In its recent report on State finances, the Reserve Bank of India said that States are trying to achieve the budgeted levels of fiscal deficit through large cutbacks on both revenue and capital expenditure to compensate for cyclical shortfalls in tax collections

“State governments may have to face the difficult choice of putting investment projects on hold, but, given the multiplier associated with capital spending, this will inevitably entail growth losses in a vicious circle feeding itself,” the RBI said.

FDI investment into India has been growing consistently over the years. In FY20, FDI equity inflow into India rose 13 per cent to a record $49.97 billion from $44.36 billion a year earlier.

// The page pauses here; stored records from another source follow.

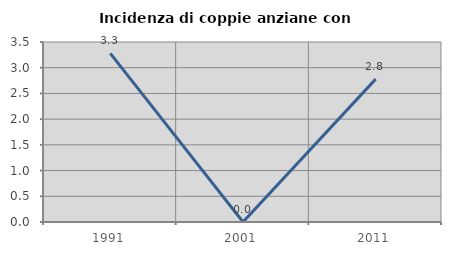
| Category | Incidenza di coppie anziane con figli |
|---|---|
| 1991.0 | 3.279 |
| 2001.0 | 0 |
| 2011.0 | 2.778 |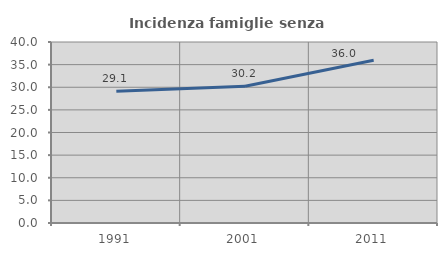
| Category | Incidenza famiglie senza nuclei |
|---|---|
| 1991.0 | 29.14 |
| 2001.0 | 30.218 |
| 2011.0 | 35.971 |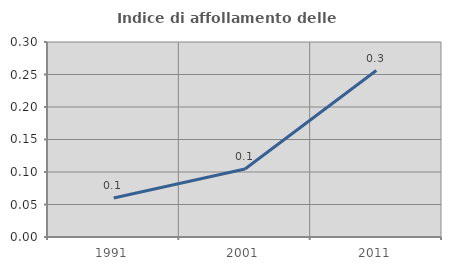
| Category | Indice di affollamento delle abitazioni  |
|---|---|
| 1991.0 | 0.06 |
| 2001.0 | 0.105 |
| 2011.0 | 0.256 |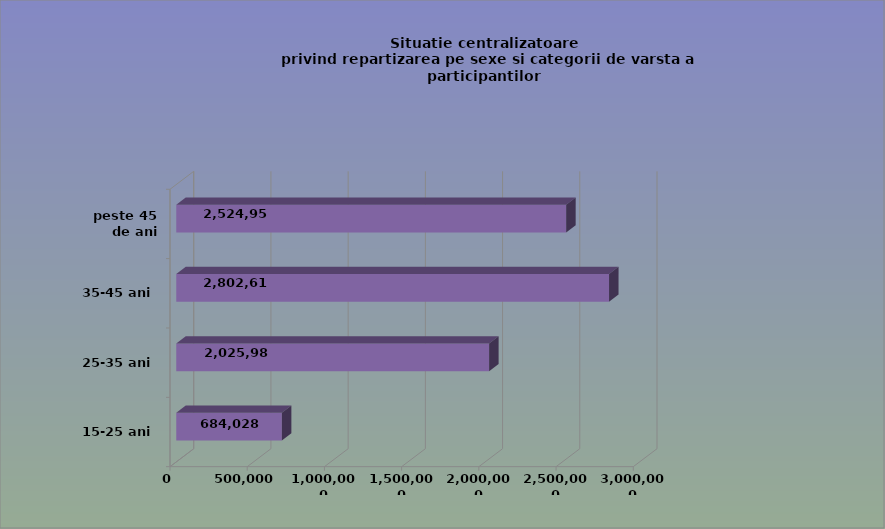
| Category | 15-25 ani 25-35 ani 35-45 ani peste 45 de ani |
|---|---|
| 15-25 ani | 684028 |
| 25-35 ani | 2025983 |
| 35-45 ani | 2802611 |
| peste 45 de ani | 2524955 |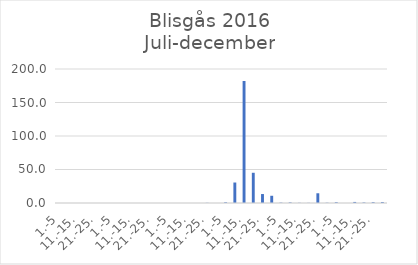
| Category | Series 0 |
|---|---|
| 1.-5 | 0 |
| 6.-10. | 0 |
| 11.-15. | 0 |
| 16.-20. | 0 |
| 21.-25. | 0 |
| 26.-31. | 0 |
| 1.-5 | 0 |
| 6.-10. | 0 |
| 11.-15. | 0 |
| 16.-20. | 0 |
| 21.-25. | 0 |
| 26.-31. | 0 |
| 1.-5 | 0 |
| 6.-10. | 0 |
| 11.-15. | 0 |
| 16.-20. | 0 |
| 21.-25. | 0.256 |
| 26.-30. | 0 |
| 1.-5 | 1.064 |
| 6.-10. | 30.576 |
| 11.-15. | 182.111 |
| 16.-20. | 45.118 |
| 21.-25. | 13.369 |
| 26.-31. | 10.791 |
| 1.-5 | 0.549 |
| 6.-10. | 0.868 |
| 11.-15. | 0.289 |
| 16.-20. | 0.226 |
| 21.-25. | 14.524 |
| 26.-30. | 0.4 |
| 1.-5 | 1.154 |
| 6.-10. | 0 |
| 11.-15. | 1.578 |
| 16.-20. | 0.77 |
| 21.-25. | 1.212 |
| 26.-31. | 1.416 |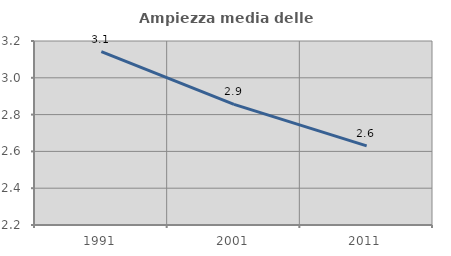
| Category | Ampiezza media delle famiglie |
|---|---|
| 1991.0 | 3.143 |
| 2001.0 | 2.856 |
| 2011.0 | 2.63 |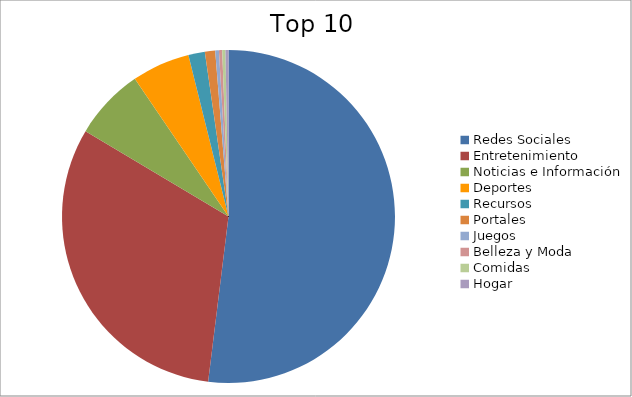
| Category | Series 0 |
|---|---|
| Redes Sociales | 51.63 |
| Entretenimiento | 31.42 |
| Noticias e Información | 6.88 |
| Deportes | 5.6 |
| Recursos | 1.59 |
| Portales | 0.99 |
| Juegos | 0.36 |
| Belleza y Moda | 0.31 |
| Comidas | 0.31 |
| Hogar | 0.29 |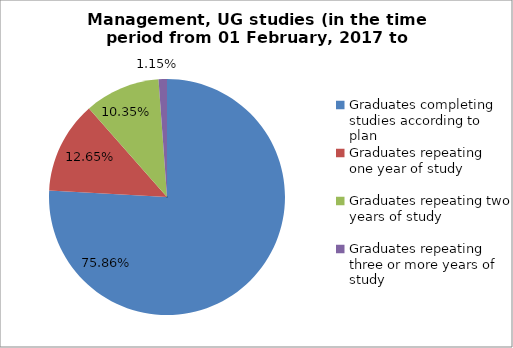
| Category | Series 0 |
|---|---|
| Graduates completing studies according to plan | 75.862 |
| Graduates repeating one year of study | 12.644 |
| Graduates repeating two years of study | 10.345 |
| Graduates repeating three or more years of study | 1.149 |

In FY21, it has already touched $30 billion between April and September 2020.

In the current fiscal, Singapore remained the top source country for FDI with an inflow of $8.3 billion followed by the US ($7.12 billion) and Cayman Islands ($2.10 billion).

“We have seen heightened interest from countries like the US, Italy, UK, Japan and Germany,” FDI India’s Yadav said, adding, “With the Prime Minister himself making a strong pitch to foreign companies to take advantage of the stable tax regime and attractive FDI policies in India, We are optimistic that the trend is likely to continue in 2021.”

Attractive sectors

Among sectors, computer software & hardware received the highest inflow as on date in FY21, followed by service sector and trading.

“With the government relaxing FDI norms for various sectors, services, IT, telecom, pharma, automobiles and chemicals are likely to see continued FDI flows,” Yadav added.